Oil and gas companies are desperate to stop the wave of lawsuits seeking to hold them financially responsible for their role in climate change. Should these suits get to trial, their executives would have to testify about whether they knowingly misled the public about the climate threat posed by their products going back to the 1970s.
A federal district judge in a recent ruling made it harder for the defendants to shut down a lawsuit filed by the state of Rhode Island to have the industry pay the costs associated with climate change.
Judge William E. Smith ruled that the suit against 21 oil and gas companies, including Exxon, Shell and BP, should be heard in state court — a venue that the companies fear would be less likely to dismiss the case. Federal judges in Northern California and Baltimore, likewise, have ruled that these cases belong in state court. (I have been a pro bono consultant to lawyers representing government plaintiffs in these cases.)
Judge Smith also noted in his opinion: “Defendants understood the consequences of their activity decades ago, when transitioning from fossil fuels to renewable sources of energy would have saved a world of trouble. But instead of sounding the alarm, Defendants went out of their way to becloud the emerging scientific consensus and further delay changes — however existentially necessary — that would in any way interfere with their multibillion-dollar profits. All while quietly readying their capital for the coming fallout.”
A number of high-profile cases against other businesses that marketed and sold harmful or deadly products have succeed in state courts — especially when the businesses knew their products would cause injury.
State courts paved the way for the record $246-billion settlement with Big Tobacco. They secured the first major victory in the fight to hold opioid manufacturers accountable. And paint manufacturers have had to pay damages to clean up lead paint they sold despite knowing that lead is poisonous.
Those lawsuits, and the internal documents they uncovered during litigation, bear a strong resemblance to what we are learning about what oil companies knew about climate change, when they knew it, and how they funded a multimillion-dollar campaign to convince the American public that climate change isn’t happening.
We now know that at the same time oil companies were funding the disinformation campaign, they spent millions of dollars protecting their own assets — like oil platforms — from more-powerful storms and sea level rise expected as temperatures increase.
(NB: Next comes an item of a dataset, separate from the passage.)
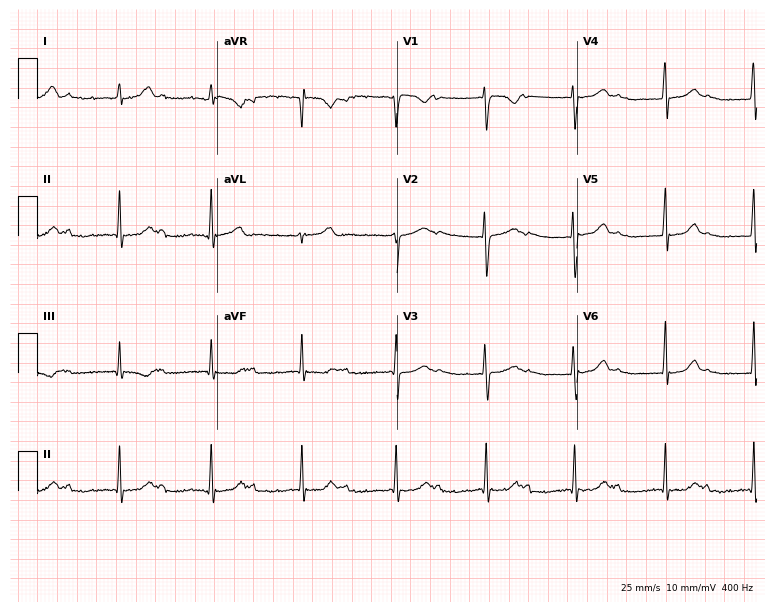
12-lead ECG from a female, 27 years old. No first-degree AV block, right bundle branch block, left bundle branch block, sinus bradycardia, atrial fibrillation or sinus tachycardia recorded for this tracing. Only these six findings were labelled.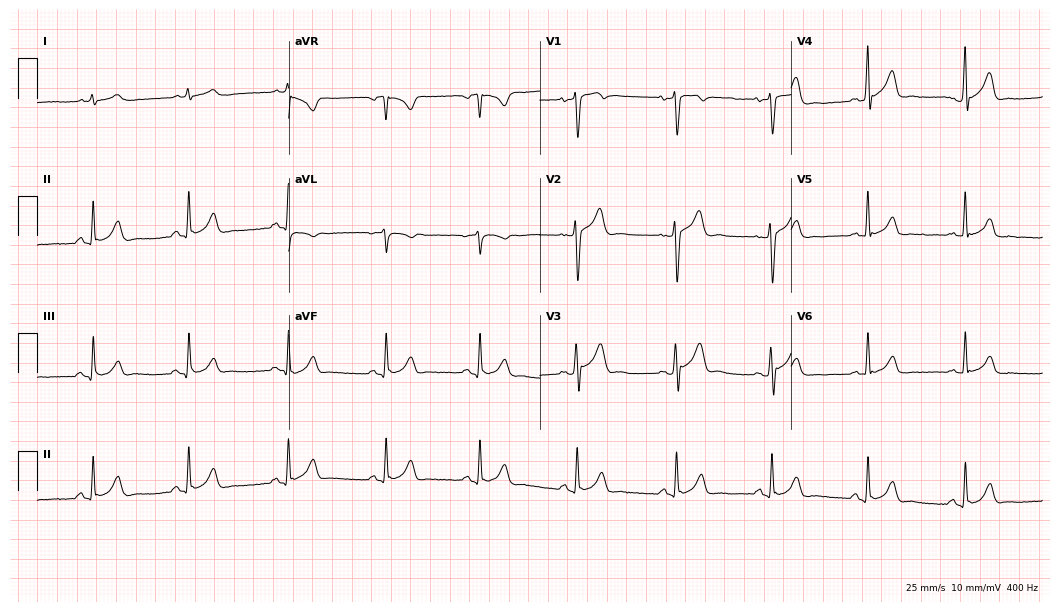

Climate liability litigation, filed by state and local governments around the country, raises a fundamental question: Who should pay for the damage climate change is already causing, and will continue to cause well into the future with accelerating sea level rise, more-intense flooding, larger wildfires, growing droughts and stronger hurricanes, if the federal government does not pick up the tab? Local taxpayers or the companies whose products caused the damage?
The discovery process in litigation — which allows the plaintiffs to get company documents and interview oil company executives — will play a large role in answering that question. There is already substantial evidence that oil and gas company executives created campaigns to convince the public that climate change was not a threat. It was discovery that changed the course of tobacco litigation. And damning documents are imperiling opioid manufacturers in court.
Needless to say, the oil companies are doing everything they can to stop discovery. Shell, Exxon and other oil companies do not want their executives testifying under oath about why the companies were upgrading their own facilities to prepare for climate change while publicly proclaiming that climate change wasn’t happening.
If governments get to the discovery phase and ultimately to trial, juries will be the ones to decide whether oil companies will have to pay for the climate change-related damage they have caused. Otherwise, taxpayers will be on the hook. A recent study by the Center for Climate Integrity found that coastal communities in the U.S. must spend upwards of $400 billion at a minimum in the next five to 10 years alone to protect property from sea level rise.
The recent federal court decision and the shifting momentum in favor of the plaintiffs have now upped the ante for oil companies. Expect them to increase pressure on Congress to block state and local access to the courts, while they continue to fight tooth and nail against any form of accountability to communities around the country.
Ann Carlson is the Shirley Shapiro Professor of Environmental Law at the UCLA School of Law and faculty co-director of the UCLA Emmett Center on Climate Change and the Environment. She provides pro bono consulting to some of the plaintiffs in climate litigation.